Just Fine
Today marks my 40th day here in Newcastle. I don't think I'll ever truly adapt to the "UK life" but I think I've somehow adjusted. I came here without any form of expectation, much less any knowledge of what was to come. All I knew was that I'd have to be one of those blessed people to have the kind of opportunity I'm savoring right now.
Not everyone is given this chance, I know. My friends and family from back home never get tired of reminding me that and I think that's something I have always known and continue to be thankful for. The events that led to today has been the farthest thing from a walk in the park. I have had quite a journey and the story leading up to me sitting here in Flat 30 in 19 Pudding Chare has been nothing but extraordinary. From plans gone wrong, bouts with the high and mighty immigration people, to my incredulously hasty exit that left everyone back home, stunned. It's a meat to a broadway production which I'm sure will score a not too shabby review, if I do say so myself. And no matter how I try to look back, trace and retrace everything that has materialized, I can't help but think that hey, I might just be destined to be here.
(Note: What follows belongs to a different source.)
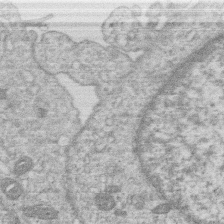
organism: Human
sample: Macrophage cells

I know I've said that once here but it's only now that it's starting to really sink in. It could be that I needed a whole lot of time to adjust and familiarize myself with the life I now have. I know my way around town now, I have shopped (did lots of that), ran errands all by myself. I'm starting to get a feel of it all and somehow things are finally falling into place. With my flat now ready for occupancy (still leeching here at EJ's though, hehe) and people I'm starting to get really close to, Newcastle doesn't seem such a lonely place anymore. And while it's nothing like Manila, I guess it's not so bad.
Yes, I would have to admit that I don't hate this place anymore and while I still cry myself to sleep every night, it's now brought about by just pure nostalgia coupled with being homesick but not so much of resentment anymore. And I like this feeling.
But having said that, while all is well and chipper here, I am still haunted as to the proverbial quetion Why. Why oh why am I here? What am I doing here? Why am I not sweating it out like everyone back home is? Why aren't I in the place I have been longing to set foot on the minute I boarded that plane? I have been contemplating hard on the reason and have been desperately figuring it out but I've decided to stop. I'm letting it be and I'm letting my life run the course it's destined to all along.
I can't say that everything is great, because it's not. I can't say that I will stop crying, because I won't. I can't say that I'd rather be here than home, because I don't. But I also cannot say that I don't want this, because I do.
I really, really do.
It certainly isn't what I imagined it to be but I now know that it doesn't mean this isn't what's best for me. I am here for a purpose, a purpose I have yet to find out and along that path of discovery, I know I have to learn to bask in every single detail of my Newcastle Life. A life that I was blessed with and a life I should not dare take for granted.
And what about the lonely nights and unbearable cold? I take my cue from my late Father.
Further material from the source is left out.